De acordo com ele, mesmo que as grandes arenas dos rodeios tenham muitas luzes e barulho, esses animais já estão adaptados a esse ambiente, e que nesses espaços há maior fiscalização de ONGs, veterinários e, até mesmo, por parte dos organizadores. Alexandre identifica que o maior problema está nos eventos pequenos e irregulares, nos quais não é possível garantir tanta segurança aos animais.
Vieses de pensamento
As palavras de Alexandre estão bastante de acordo com a Teoria dos Cinco Domínios, proposta por Mellor e Reid, em 1994. Essa teoria é constituída por um método sistemático que inclui quatro domínios físicos ou funcionais (Nutrição, Ambiente, Saúde e Comportamento) e um domínio mental (Estado Mental ou Afetivo). Anteriormente à Teoria dos Cinco Domínios, em 1965, o Comitê Brambell definiu as Cinco Liberdades do Animal: liberdade de fome e sede, de medo e ansiedade, de desconforto, de ferimentos, dor e doenças e de expressar seu comportamento natural.
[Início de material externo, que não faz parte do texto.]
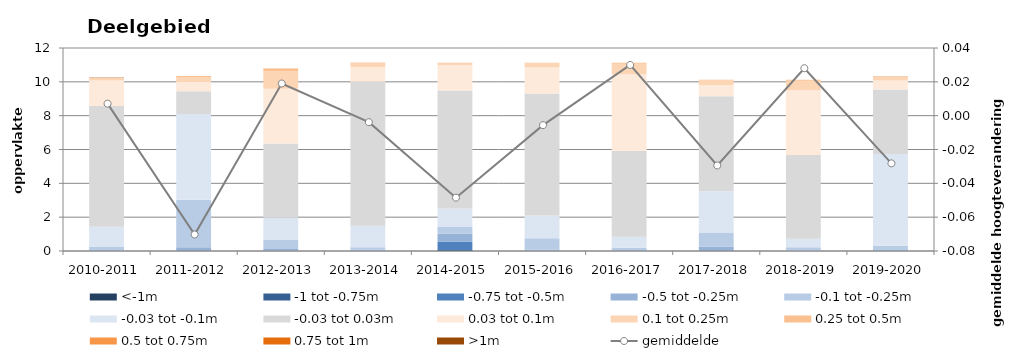
| Category | <-1m | -1 tot -0.75m | -0.75 tot -0.5m | -0.5 tot -0.25m | -0.1 tot -0.25m | -0.03 tot -0.1m | -0.03 tot 0.03m | 0.03 tot 0.1m | 0.1 tot 0.25m | 0.25 tot 0.5m | 0.5 tot 0.75m | 0.75 tot 1m | >1m |
|---|---|---|---|---|---|---|---|---|---|---|---|---|---|
| 2010-2011 | 0 | 0 | 0.003 | 0.038 | 0.203 | 1.195 | 7.129 | 1.509 | 0.126 | 0.032 | 0.011 | 0.003 | 0.001 |
| 2011-2012 | 0 | 0.011 | 0.026 | 0.19 | 2.806 | 5.06 | 1.347 | 0.544 | 0.276 | 0.073 | 0.008 | 0 | 0 |
| 2012-2013 | 0.002 | 0.003 | 0.012 | 0.101 | 0.56 | 1.298 | 4.382 | 3.237 | 1.05 | 0.129 | 0.01 | 0.003 | 0 |
| 2013-2014 | 0 | 0.004 | 0.018 | 0.046 | 0.149 | 1.269 | 8.518 | 0.88 | 0.196 | 0.04 | 0.009 | 0.002 | 0 |
| 2014-2015 | 0.003 | 0.061 | 0.502 | 0.459 | 0.428 | 1.055 | 6.985 | 1.482 | 0.134 | 0.022 | 0.001 | 0 | 0 |
| 2015-2016 | 0 | 0.002 | 0.014 | 0.053 | 0.681 | 1.348 | 7.209 | 1.562 | 0.228 | 0.03 | 0.003 | 0 | 0 |
| 2016-2017 | 0.001 | 0.002 | 0.005 | 0.039 | 0.148 | 0.64 | 5.094 | 4.518 | 0.62 | 0.059 | 0.004 | 0.001 | 0 |
| 2017-2018 | 0.001 | 0.008 | 0.023 | 0.223 | 0.831 | 2.438 | 5.626 | 0.668 | 0.261 | 0.04 | 0.002 | 0 | 0 |
| 2018-2019 | 0 | 0 | 0.002 | 0.029 | 0.188 | 0.508 | 4.941 | 3.842 | 0.556 | 0.052 | 0.004 | 0.001 | 0 |
| 2019-2020 | 0 | 0 | 0.002 | 0.053 | 0.249 | 5.435 | 3.806 | 0.538 | 0.188 | 0.031 | 0.004 | 0.001 | 0.002 |

As duas visões divergem, pois a Teoria das Cinco Liberdades é lida, muitas vezes, como um conceito total. O principal argumento daqueles que discordam dessa teoria é o de que na natureza é impossível que o animal encontre-se em um estado livre de dor ou de qualquer experiência negativa. A Teoria dos Cinco Domínios, por sua vez, trabalha de forma escalar, indo de uma experiência extremamente negativa para uma extremamente positiva para o animal, trabalhando continuamente para atingir o equilíbrio entre os domínios inadequados.
Eles estão lá, e estão lá por nossa causa. Não há dúvidas que o animal é utilizado em benefício do homem. Nesse cenário, observa-se o espectro variado entre aqueles que talvez não concordam ou enxergam tal fato e agem de forma exageradamente antropocêntrica; aqueles que enxergam e buscam alternativas de atenuar inadequações e aqueles que têm consciência desse fato e questionam as mais diversas formas de exploração animal.